Appearance: long straight pluck consisting of a bud embraced by two leaves

Flavor: earthy, fresh, vibrant spring flavor
Aroma: mildly-floral, orchid-like aroma
Liquor:  pale, straw-colored liquor with slight gold highlights




Hou Gang Village, Taiping County
Anhui Province, China

2021 Yu Qian / Before the Rains
2nd Spring Harvesting Season
(April 5th-April 20th)

Lot # 20211


China Spring Green Tea:


Chinese spring green teas are categorized by four seasonal designations indicating which time in the spring the tea was picked and manufactured. The earlier the tea is plucked the smaller the yield of that tea will be and the more expensive the tea will be. The earliest plucked teas are the most desirable for sweetness and delicacy, and the fever for these teas is high in China as well as in the West. Chinese spring green teas are only plucked once a year in their designated harvesting seasons.

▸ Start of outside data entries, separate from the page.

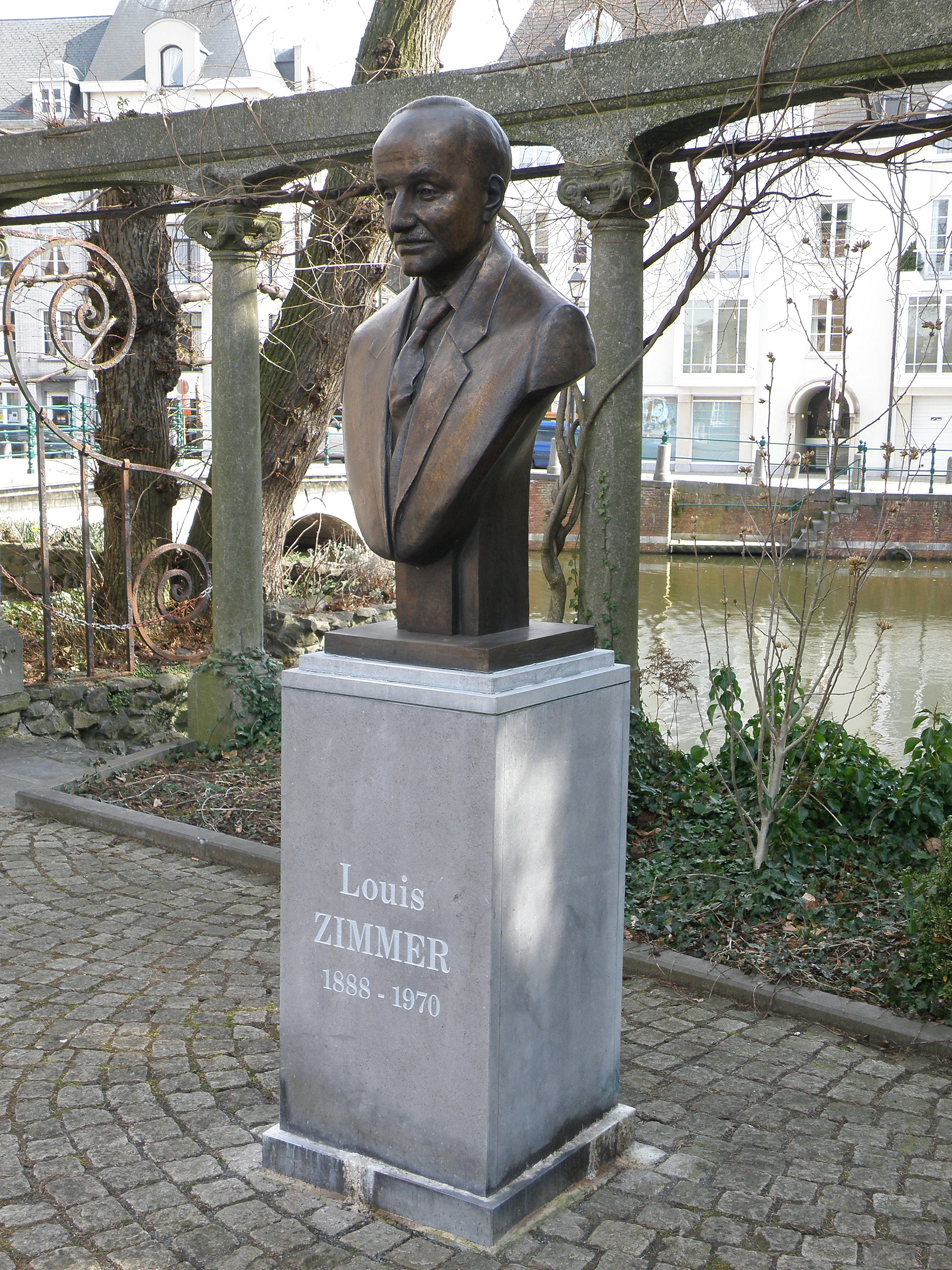 Standbeeld Louis Zimmer nabij Zimmertoren te Lier.
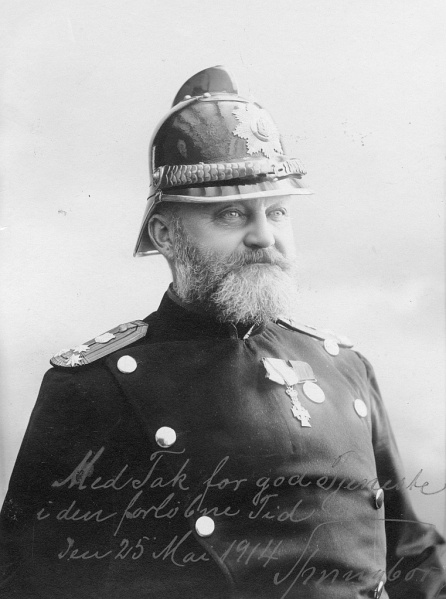 Brand- og bygningsinspektør Eduard Ludvig Frederik Springborg, fotograf
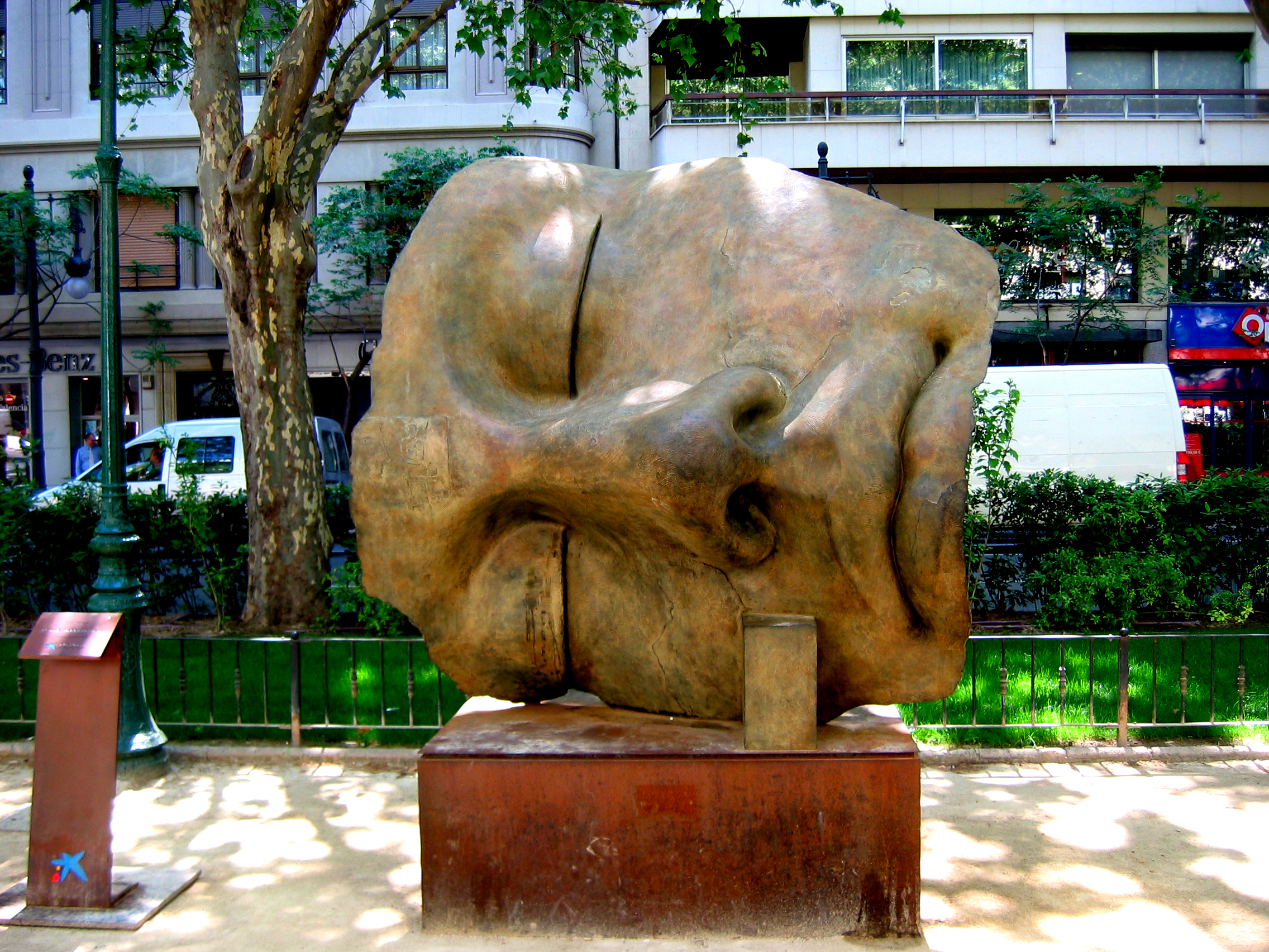 Estatua de Igor Mitoraj en Valencia, 2006

 – Early spring plucked teas:


Pre-Qing Ming tea: 1st Spring Harvesting Season from end of March to before April 5th.


Pre-Qing Ming teas are the first teas plucked each new spring season. Depending on the location and altitude in each tea-producing region, leaf plucking can begin as early as the middle week of March and continue until April 5th.


Pre-Qing Ming teas command the highest prices because the demand for these teas outpaces the supply each spring. This is especially true for Famous Teas such as Gan Lu, Long Ding, Longjing, Lu Shan, Tai Ping Hou Kui, and Zhu Ye Qing.


Yu Qian /Before the Rain tea: 2nd Spring Harvesting Season from April 5th to April 20th


– Late spring plucked teas:


Gu Yu tea: 3rd Spring Harvesting Season from April 21st to May 6th


Li Xia tea: 4th Spring Harvesting Season from May 7th until
May 21st

Use 1.5 Tablespoons (3 grams) per 6 oz water
Steep 2-3 infusions at 2 minutes each
Water temperature should be 160˚F-170˚F

NOTE: Please be sure to use plenty of leaf and not boiling water to steep this leaf.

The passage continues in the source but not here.